ANGEL BACANI, in his capacity as


Presiding Judge of Branch IX of the Court of First Instance of Pangasinan and
FIDEL H. SAYNES, respondents.
1976-01-30 | G.R. No. L-40570
DECISION
ESGUERRA, J:
Petition for certiorari to review the decision of the Court of First Instance of Pangasinan, Branch IX, in
Civil Case No. U-2412, entitled, "Fidel H. Saynes, plaintiff-appellee versus Teodoro C. Umali,
defendant-appellant", which found the death by electrocution of Manuel Saynes, a boy of 3 years and 8
months, as "due to the fault or negligence of the defendant (Umali) as owner and manager of the Alcala
Electric Plant; although the liability of defendant is mitigated by contributory negligence of the parents of
the boy "in not providing for the proper and adequate supervision and control over their son." The
dispositive part of the decision reads as follows:
"Wherefore, the Court hereby renders judgment in favor of the plaintiff by ordering the defendant to pay
to the plaintiff the sum of Five Thousand Pesos (P5,000.00) for the death of his son, Manuel Saynes; the
sum of One Thousand Two Hundred Pesos (P1,200.00) for actual expenses for and in connection with
the burial of said deceased child, and the further sum of Three Thousand Pesos (P3,000.00) for moral
damages and Five Hundred (P500.00) Pesos as reasonable attorney's fee, or a total of Nine Thousand
Seven Hundred (P9,700.00) Pesos, and to pay the costs of this suit.

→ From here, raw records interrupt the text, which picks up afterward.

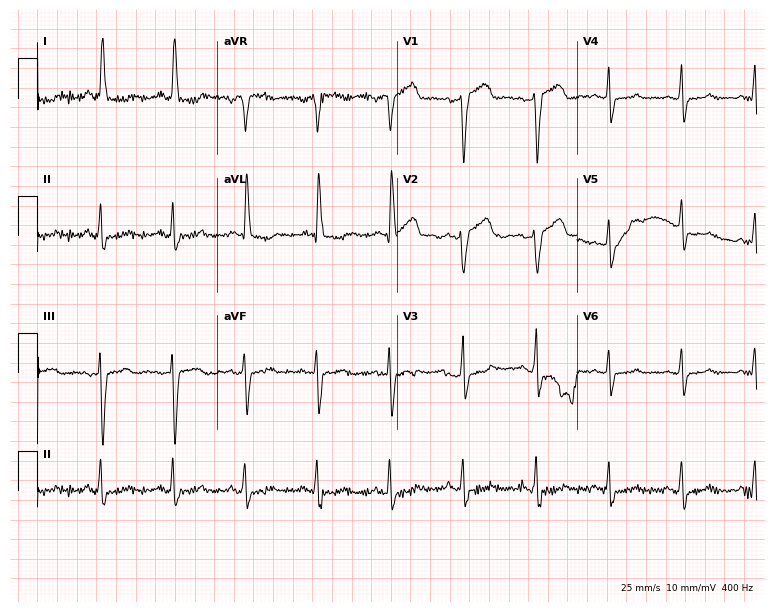
12-lead ECG (7.3-second recording at 400 Hz) from a female patient, 69 years old. Screened for six findings — first-degree AV block, right bundle branch block, left bundle branch block, sinus bradycardia, atrial fibrillation, sinus tachycardia — none is recorded. Only these six findings were labelled.
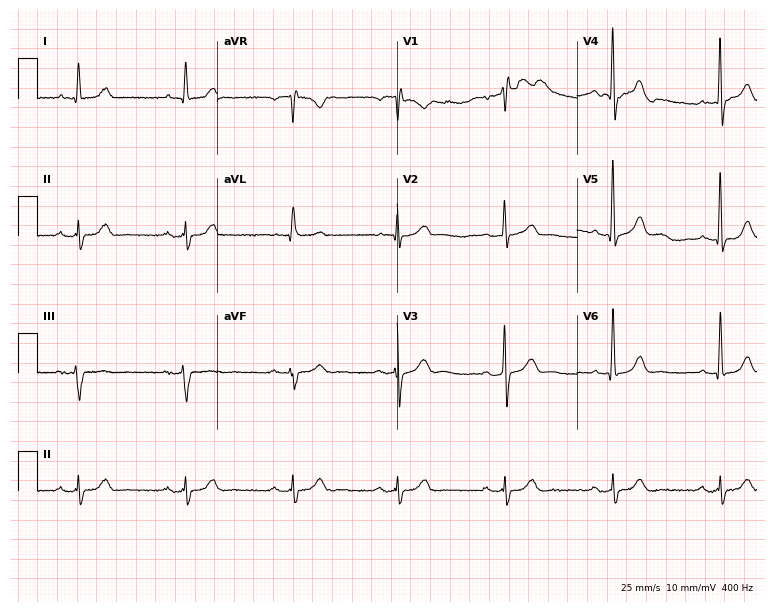
Standard 12-lead ECG recorded from a 78-year-old man. None of these six findings is recorded: first-degree AV block, right bundle branch block (RBBB), left bundle branch block (LBBB), sinus bradycardia, atrial fibrillation (AF), sinus tachycardia. Findings outside these six are not listed.
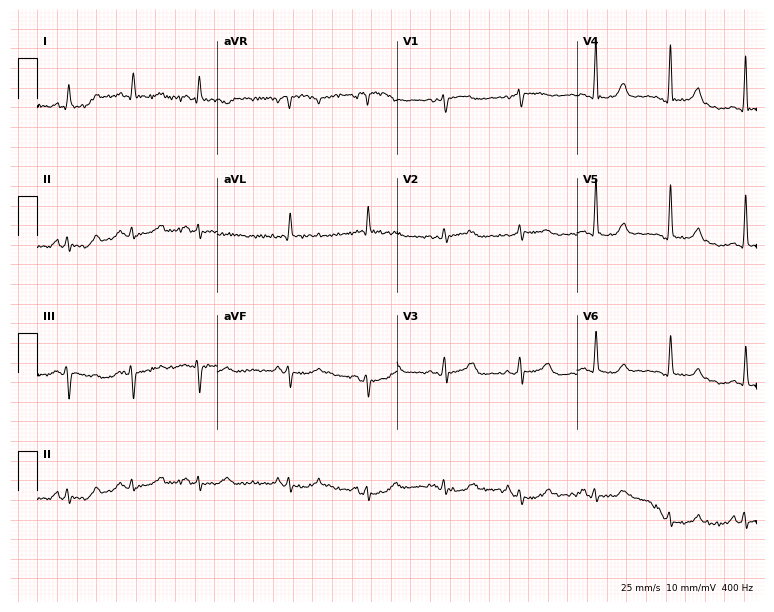
Resting 12-lead electrocardiogram (7.3-second recording at 400 Hz). Patient: a female, 83 years old. None of these six findings is recorded: first-degree AV block, right bundle branch block (RBBB), left bundle branch block (LBBB), sinus bradycardia, atrial fibrillation (AF), sinus tachycardia. Only these six findings were labelled.

It Is So Ordered."
Undisputed facts appearing of record are:
"On May 14, 1972, a storm with strong rain hit the Municipality of Alcala, Pangasinan, which started from
2:00 o'clock in the afternoon and lasted up to about midnight of the same day. During the storm, the
banana plants standing on an elevated ground along the barrio road in San Pedro Ili of said municipality
and near the transmission line of the Alcala Electric Plant were blown down and fell on the electric wire.
As a result, the live electric wire was cut, one end of which was left hanging on the electric post and the
other fell to the ground under the fallen banana plants.
"On the following morning, at about 9:00 o'clock barrio captain Luciano Bueno of San Pedro Ili who was
passing by saw the broken electric wire and so he warned the people in the place not to go near the wire
for they might get hurt. He also saw Cipriano Baldomero, a laborer of the Alcala Electric Plant near the
place and notified him right then and there of the broken line and asked him to fix it, but the latter told the
barrio captain that he could not do it but that he was going to look for the lineman to fix it.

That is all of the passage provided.